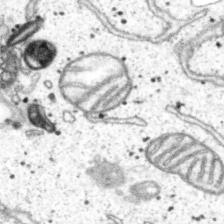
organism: Human
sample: HeLa cells
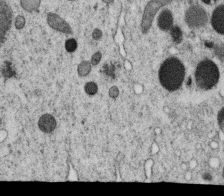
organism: C. elegans
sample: C. elegans oocyte; sperm cells
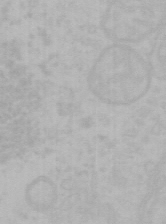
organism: Mouse
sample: Choroid plexus
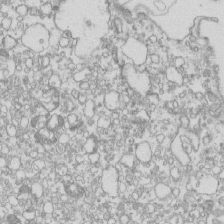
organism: Mouse
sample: Macrophages
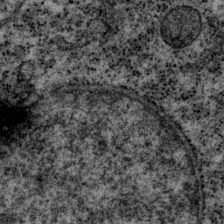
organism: P. pacificus
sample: Pharynx
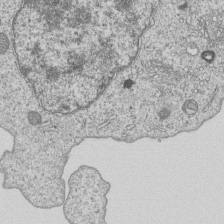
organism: Human
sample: MDA-MB-231 cells
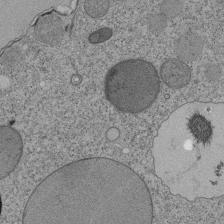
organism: Tetrahymena
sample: Cilia in tetrahymena

(EXERCISE): What is needed is every line of the records above that contains the word "sample".

(SOLUTION):
sample: HeLa cells
sample: C. elegans oocyte; sperm cells
sample: Choroid plexus
sample: Macrophages
sample: Pharynx
sample: MDA-MB-231 cells
sample: Cilia in tetrahymena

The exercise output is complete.